» **PROBLEM**
Each entry below should be output exactly, apart from its images.

═════ DATA RECORDS

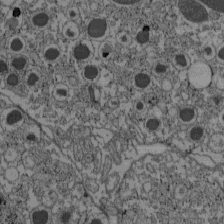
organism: C57BL Mouse
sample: Pancreatic islet
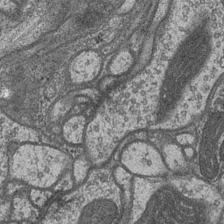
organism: Drosophila
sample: Optic medulla
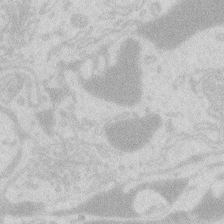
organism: Zebrafish
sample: Macrophage
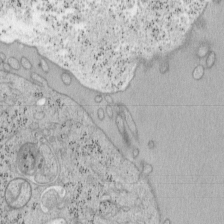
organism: Mouse
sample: OT-I killer T cells with ID8 ovarian cancer cells
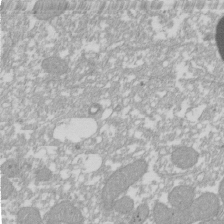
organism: Xenopus
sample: Cilia; centrioles in frog embryo cells
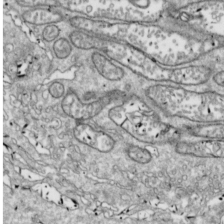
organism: Drosophila
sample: Cell division; meiosis; drosophila spermatocytes
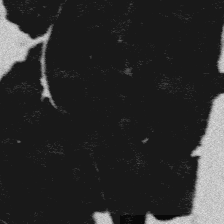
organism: Platynereis dumerilii
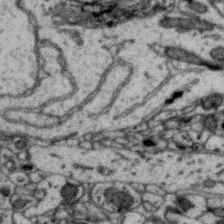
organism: Zebra finch
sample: Brain
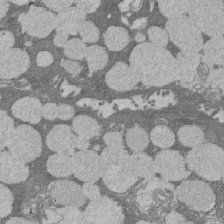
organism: Rat
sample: Salivary granule
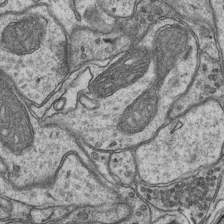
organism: Mouse
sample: CA1 Hippocampus
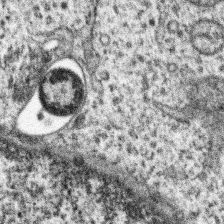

══════════

» **TASK SOLUTION**
organism: C57BL Mouse
sample: Pancreatic islet
organism: Drosophila
sample: Optic medulla
organism: Zebrafish
sample: Macrophage
organism: Mouse
sample: OT-I killer T cells with ID8 ovarian cancer cells
organism: Xenopus
sample: Cilia; centrioles in frog embryo cells
organism: Drosophila
sample: Cell division; meiosis; drosophila spermatocytes
organism: Platynereis dumerilii
organism: Zebra finch
sample: Brain
organism: Rat
sample: Salivary granule
organism: Mouse
sample: CA1 Hippocampus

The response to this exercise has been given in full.